How do I simplify $\frac{1}{1+\frac{x^2}{2}+\frac{5x^4}{48}+\frac{7x^6}{576}\dots}$ using long division? The infinite series $\frac{1}{1+\frac{x^2}{2}+\frac{5x^4}{48}+\frac{7x^6}{576}\dots}$ is supposed to simplify to $1-\frac{x^2}{2}+\frac{7x^4}{48}+\frac{19x^6}{576}\cdots$ but I don't know how this was calculated.

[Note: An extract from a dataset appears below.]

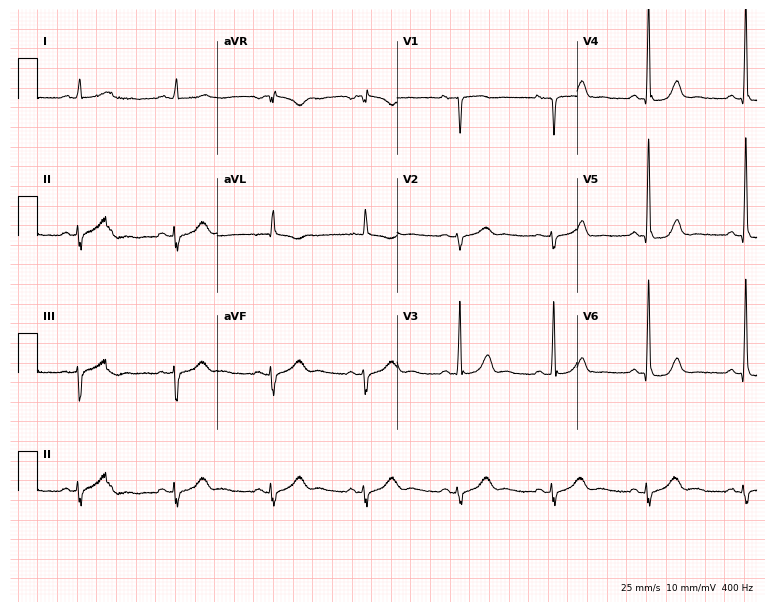
Resting 12-lead electrocardiogram. Patient: a female, 46 years old. None of these six findings is recorded: first-degree AV block, right bundle branch block, left bundle branch block, sinus bradycardia, atrial fibrillation, sinus tachycardia. Only these six findings were labelled.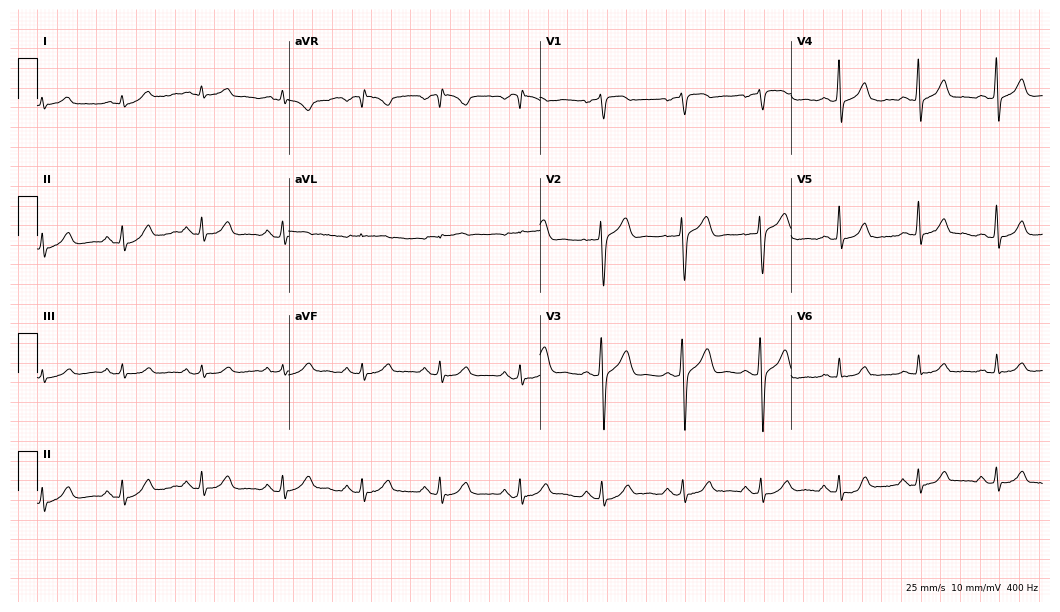
ECG — a 64-year-old male patient. Screened for six findings — first-degree AV block, right bundle branch block (RBBB), left bundle branch block (LBBB), sinus bradycardia, atrial fibrillation (AF), sinus tachycardia — none is recorded. Other findings, if any, are not listed.

Did I make an error or did Zill make an error on the $x^6$ term (I got $\frac{11}{576x^6}$.)
 A: Actually, I got
$$1-\frac{x^2}{2}+\frac{7x^4}{48}-\frac{19x^6}{576}\cdots$$
Let
$$D = 1+\frac{x^2}{2}+\frac{5x^4}{48}+\frac{7x^6}{576}\dots,$$
your divisor.
First remainder is
$$R_1 = 1 - 1D = -\frac{x^2}{2} - \frac{5x^4}{48} - \frac{7x^6}{576} + O(x^8).$$
Second remainder (for the $-x^2/2$ term) is 
$$R_2 = R_1 - \left(-\frac{x^2}{2}\right)D = \frac{7x^4}{48} + \frac{23x^6}{576} + O(x^8).$$
Third remainder (for the $5x^4/48$ term) is
$$R_3 = R_2 - \left(\frac{7x^4}{48}\right)D = -\frac{19x^6}{576} + O(x^8),$$
which gives the last term.
A: Assume that:
$$\frac{1}{1+\frac{x^2}{2}+\frac{5x^4}{48}+\frac{7x^6}{576}+\ldots} = 1+a_2 x^2+a_4 x^4 + a_6 x^6 + \ldots $$
and multiply both sides by $1+\frac{x^2}{2}+\frac{5x^4}{48}+\frac{7x^6}{576}+\ldots$. If, after that, we consider the coefficient of $x^2$ in both sides, we get $\frac{1}{2}+a_2=0$, so $a_2=-\frac{1}{2}$. If we consider the coefficient of $x^4$, we get $\frac{5}{48}+\frac{1}{2}a_2+a_4=0$, hence $a_4=\frac{7}{48}$. If we consider the coefficient of $x^6$, we get:
$$ \frac{7}{576}+\frac{5}{48}a_2 + \frac{1}{2}a_4 + a_6 = 0, $$
hence $\color{red}{a_6=-\frac{19}{576}}$.